When I purchased my 395 SW had it for $600 which was a pretty good deal - even had two extra tips thrown in. So even with adding the cost of a digital guage the price was pretty good. But doing it over, I would buy one with the guage built in.


----------



## Eagle Cap Painter (Nov 14, 2016)

Paid 1160 for a 490 with 8 extra tips. PC has one or two 390s for 700 right now though.


----------



## RH (Sep 7, 2010)

Think my deal was an end of the year attempt by my local SW to meet a quota or something. Know it wasn't a regular type of price. Either way it was hard to pass up. Of course that particulat machine turned out to be a bit of a lemon with all sorts of issues which might of lead me to believe something had been passed off on me - except the guys here are a stand up bunch and wouldn't do anything like that. Plus, more than a year after I bought the hinky one, they went to bat for me and got me a brand new sprayer from Graco. So I have nothing but good things to say about my local SW and the staff working there.


----------



## Eagle Cap Painter (Nov 14, 2016)

Yeah that 390 at PC is a model closeout and I think a floor model. The pro show in Tri-Cities is the 23rd and the list I got from SW has some good deals. There's a coupon for free tips from Graco with the purchase of any new sprayer that you can use on top of the other freebies your retailer throws in: http://www.portlandcompressor.com/docs/graco-finish-first-coupon-2017.pdf


----------



## stelzerpaintinginc. (May 9, 2012)

At the risk of stating the obvious, installing a gauge at the pump will only read pressure outlet before pressure losses due to hose length, diameter restrictions, connections, etc. It's still a handy tool, as long as you're able to calculate the respective losses to get a true reading at the gun.


----------



## RH (Sep 7, 2010)

I hear what you are saying but since I only really care about getting consistent settings for specific products, not sure that the actual pressure coming out if the gun is a critical number. Just want to know that if the pressure number on the guage will give me the same result as last time, I should be good. At least I hope so.


----------



## Eagle Cap Painter (Nov 14, 2016)

stelzerpaintinginc. said:


> At the risk of stating the obvious, installing a gauge at the pump will only read pressure outlet before pressure losses due to hose length, diameter restrictions, connections, etc. It's still a handy tool, as long as you're able to calculate the respective losses to get a true reading at the gun.

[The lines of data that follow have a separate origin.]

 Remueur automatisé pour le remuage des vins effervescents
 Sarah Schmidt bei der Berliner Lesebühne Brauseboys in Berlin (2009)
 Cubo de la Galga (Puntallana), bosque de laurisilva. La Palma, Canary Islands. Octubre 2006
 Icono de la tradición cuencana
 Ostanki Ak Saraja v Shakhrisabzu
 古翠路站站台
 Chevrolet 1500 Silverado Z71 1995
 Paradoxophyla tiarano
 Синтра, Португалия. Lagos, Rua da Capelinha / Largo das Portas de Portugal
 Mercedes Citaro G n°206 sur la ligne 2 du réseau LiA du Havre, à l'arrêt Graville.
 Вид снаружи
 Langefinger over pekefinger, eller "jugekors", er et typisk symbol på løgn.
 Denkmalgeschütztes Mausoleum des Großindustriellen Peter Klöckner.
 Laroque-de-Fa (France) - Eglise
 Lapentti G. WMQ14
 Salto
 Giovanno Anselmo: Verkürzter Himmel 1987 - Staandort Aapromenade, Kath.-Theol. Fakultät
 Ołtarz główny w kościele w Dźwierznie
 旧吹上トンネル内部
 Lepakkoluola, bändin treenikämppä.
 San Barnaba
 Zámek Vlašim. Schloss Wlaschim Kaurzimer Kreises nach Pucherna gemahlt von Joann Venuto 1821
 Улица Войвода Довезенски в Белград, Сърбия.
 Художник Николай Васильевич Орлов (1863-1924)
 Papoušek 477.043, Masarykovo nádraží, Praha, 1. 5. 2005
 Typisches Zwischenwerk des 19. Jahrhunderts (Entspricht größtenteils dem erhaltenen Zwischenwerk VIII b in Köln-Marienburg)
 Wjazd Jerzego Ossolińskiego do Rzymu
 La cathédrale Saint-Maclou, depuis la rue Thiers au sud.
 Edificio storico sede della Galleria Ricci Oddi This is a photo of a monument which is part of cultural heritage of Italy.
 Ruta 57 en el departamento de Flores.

What are the odds you've got a handy chart for this using standard hose sizes/lengths? I'd happily take equations to make one and share it here. I mostly use 15/50/100' 1/4" hoses with a 5' 3/16" whip, myself.


----------



## DeanV (Apr 18, 2007)

RH said:


> I hear what you are saying but since I only really care about getting consistent settings for specific products, not sure that the actual pressure coming out if the gun is a critical number. Just want to know that if the pressure number on the guage will give me the same result as last time, I should be good. At least I hope so.


I agree. It should allow for repeatable settings still and allow you to evaluate changes to the set up like ff to fflp tips.


----------



## stelzerpaintinginc. (May 9, 2012)

*Pressure Hose Drop Chart*



Eagle Cap Painter said:


> What are the odds you've got a handy chart for this using standard hose sizes/lengths? I'd happily take equations to make one and share it here. I mostly use 15/50/100' 1/4" hoses with a 5' 3/16" whip, myself.


Too many variables to give any sort of definitive answer or equation once you start factoring in variations on tip sizes, fittings, material viscosity, etc., but here's some info and charts on pressure loss through hoses. For more info, search the term/s, "hose friction loss", "pressure drop charts", "hose pressure drop", etc.

https://www.google.com/url?sa=t&rct=j&q=&esrc=s&source=web&cd=5&cad=rja&uact=8&ved=0ahUKEwiX-8yl6MrSAhVE8GMKHQL9Di4QFgg0MAQ&url=http%3A%2F%2Fwww.reelcraft.com%2Fpdfs%2Ftech_bulletins%2FTB0001.pdf&usg=AFQjCNH01dMM-z3MQSWfhrmbiFSmoZ_-sQ&sig2=nPWQLoZ5HfLb0BvdsuCH2g


----------